Let $f: S \to T$ be a surjection.


Then the direct image mapping of $f$:

$f^\to: \powerset S \to \powerset T$

is a surjection.


Proof 1

Let $f: S \to T$ be a surjection.

Then:

$\forall y \in T: \exists x \in S: f \paren x = y$

From the Quotient Theorem for Surjections, there is one and only one bijection $r: S / \RR_f \to T$ such that $r \circ q_{\RR_f} = f$.

Each element of $S / \RR_f$ is a subset of $S$ and therefore an element of $\powerset S$.

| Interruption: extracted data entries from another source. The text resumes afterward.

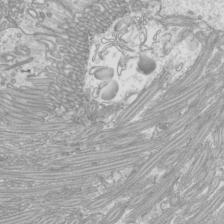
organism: Mouse
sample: Cilia; mouse epididymis
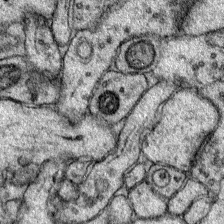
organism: Mouse
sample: Primary visual cortex
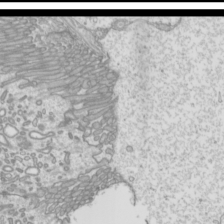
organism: Mouse
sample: Cilia; mouse epididymis
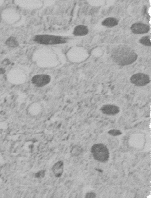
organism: C. elegans
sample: C. elegans embryo early stage
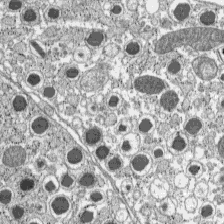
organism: C57BL Mouse
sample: Pancreatic islet

Thus as $r: S / \RR_f \to T$ is a bijection, and hence a fortiori also an injection:

$\forall X_1, X_2 \in \powerset S: \map r {X_1} = \map r {X_2} \implies X_1 = X_2$


Because $f$ is a surjection, every $y \in T$ is mapped to by exactly one element of the partition of $S$ defined by $\RR_f$.

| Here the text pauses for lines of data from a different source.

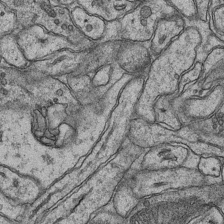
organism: Mouse
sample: CA1 Hippocampus
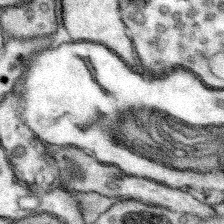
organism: Mouse
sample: Somatosensory cortex neuropil
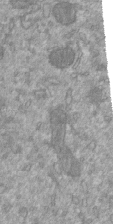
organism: Mouse
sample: ED-1 cell nuclei; centrioles

Let $T = \set {y_1, y_2, \ldots}$.

Let the partition defined by $\RR_f$ be $\bigcup \paren {X_1, X_2, \ldots}$ where $\map r {X_n} = y_n$.

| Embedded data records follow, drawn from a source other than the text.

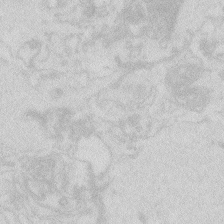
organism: Zebrafish
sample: Macrophage
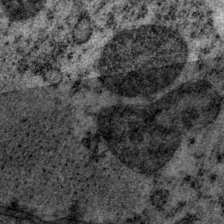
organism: P. pacificus
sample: Pharynx
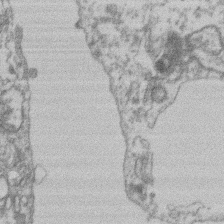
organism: Mouse
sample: T cell stromal cell synapse

Let $Y_r \in \powerset T$, such that $Y_r = \set {y_{r_1}, y_{r_2}, \ldots}$.

Then:

$\map {f^\to} {X_r} = Y_r$

where $\ds X_r = \bigcup \paren {X_{r_1}, X_{r_2}, \ldots}$.

As $\set {X_1, X_2, \ldots}$ is a partition of $S$, $\forall Y_r \in \powerset T: X_r$ is unique.

Thus $f^\to: \powerset S \to \powerset T$ is a surjection.

$\blacksquare$


Proof 2

Let $f: S \to T$ be a surjection.


By definition, $f^\to$ is defined by sending subsets of $S$ to their image under $f$.

That is:

$\forall X \subseteq S: \map {f^\to} X = \set{\map f x: x \in X} \subseteq T$


To prove that $f^\to$ is a surjection, we need to show that every subset of $T$ is the image under $f^\to$ of some subset of $S$.


Let $Y \subseteq T$.

Since $f$ is a surjection, by definition we have that:

$\forall t \in T: \exists s \in S: \map f s = t$

Hence (possibly requiring the Axiom of Choice), we can select for each $y \in Y$ some $s_y \in S$ such that $\map f {s_y} = y$.

Define $X_Y$ to be:

$X_Y := \set {s_y: y \in Y}$

Then:

\(\ds \map {f^\to} {X_Y}\) \(=\) \(\ds \set {\map f {s_y}: s_y \in X_Y}\)
\(\ds \) \(=\) \(\ds \set {\map f {s_y}: y \in Y}\)
\(\ds \) \(=\) \(\ds \set {y : y \in Y}\)
\(\ds \) \(=\) \(\ds Y\)


Thus $f^\to: \powerset S \to \powerset T$ is a surjection.

$\blacksquare$


Axiom of Choice

This proof depends on the Axiom of Choice.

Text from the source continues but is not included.